July was a rough month for me. I had Max at home with me almost full time and I was feeling HUGE. The heat was almost unbearable and we spent most of our time indoors. I couldn't take him to the park or the zoo, it was a struggle at times to just get over to Kendall's office to have lunch. I had a lot of swelling and belly pain. I started having contractions, especially when stressed. I definitely couldn't wait for August to get here.
FINALLY August 19th arrived. It was an emotional day. I was struggling to not feel guilty that I was bringing home another child to divide my attention from Max. I was nervous that things wouldn't go as smoothly in surgery as they did the first time. And I was terrified of the pain of recovery, even knowing how I did the last time. While some fears were warranted, others were proven wrong. Max is IN LOVE with Michael and doesn't seem to bear me any ill will for bringing him home. He's been extremely helpful- getting diapers, trying to calm Michael when he cries and looking out for him when we ride in the car.
However, my recovery was not as easy as the last time. I've heard this is common with second babies and c-sections, but I just wasn't prepared for how tough it was. Everyone said I did great and that I was really getting around well those first few days, but it sure didn't feel like it. I was able to manage pain without taking crazy pain killers and that could be why it was a little more difficult. I also had a really bad first night in the hospital (a different one than last time) and that didn't help either.
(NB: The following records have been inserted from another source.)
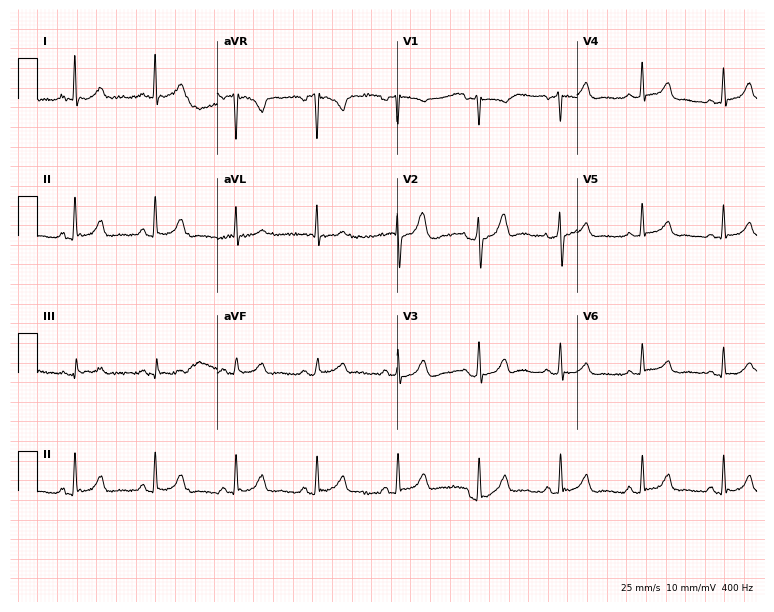
12-lead ECG from a 67-year-old female. Labelled as a normal ECG.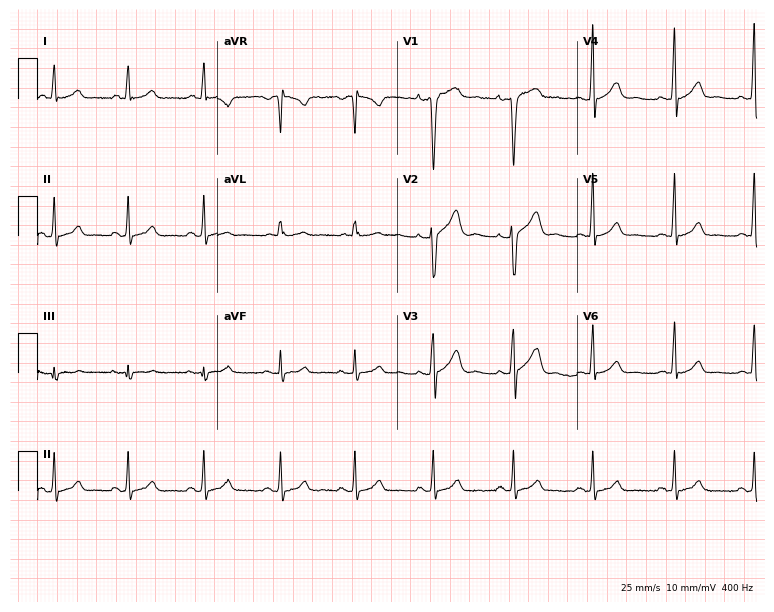
Standard 12-lead ECG recorded from a 41-year-old male patient (7.3-second recording at 400 Hz). None of these six findings is recorded: first-degree AV block, right bundle branch block, left bundle branch block, sinus bradycardia, atrial fibrillation, sinus tachycardia.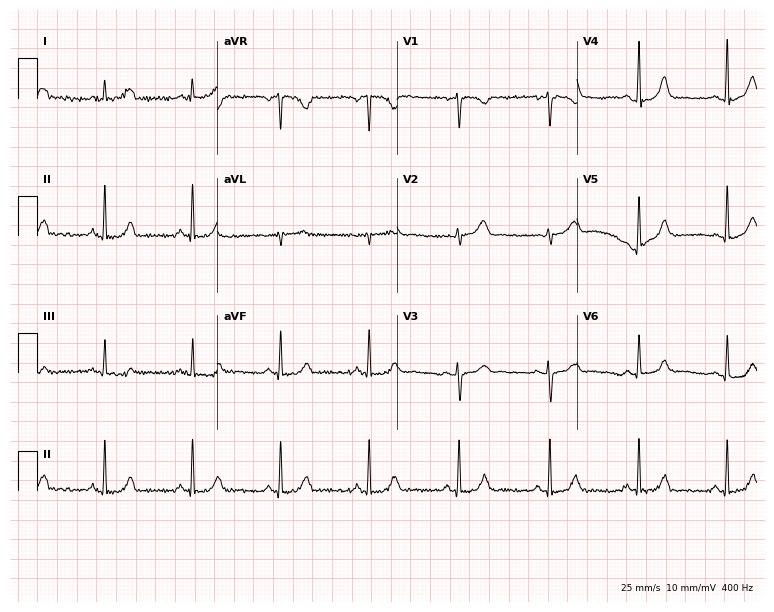
ECG (7.3-second recording at 400 Hz) — a 37-year-old female. Labelled as a normal ECG.

Other than that, everything feels just a little easier with a newborn. My milk came in faster, I understand how to get him on the breast and didn't have near the problems I did with Max. I'm not quite as anxious this time around about crying. Sometimes babies cry. After Max's colic, I think crying got a lot easier to hear. I am a little worried Michael will have colic. He is already showing gassy tendencies. We will probably be dealing with reflux again at the very least. The poor kid is like a fartmonica. He's also starting to spit up and he's only 12 days old! I'm less anxious when he's sleeping and have even managed to get a shower and ready for the day before lunch time without breaking a sweat!
I still kind of can't believe I have two boys. I think if we had had a girl this time, it might seem a little more real, but sometimes I look at Michael and forget it's not Max lying there. So many of their newborn facial features are the same. Michael has a lot less rolls (his legs are actually SCRAWNY) and he got my fingers and toes and his hair is much lighter, but his eyes, ears, nose and mouth are so much like Max it's uncanny. They even wrinkle their brows the same way when distressed. But Michael is his own child. He is already showing signs of his own personality. I can't WAIT to see how he grows and changes. And I can't wait for the age when he and Max can finally play together and be BROTHERS.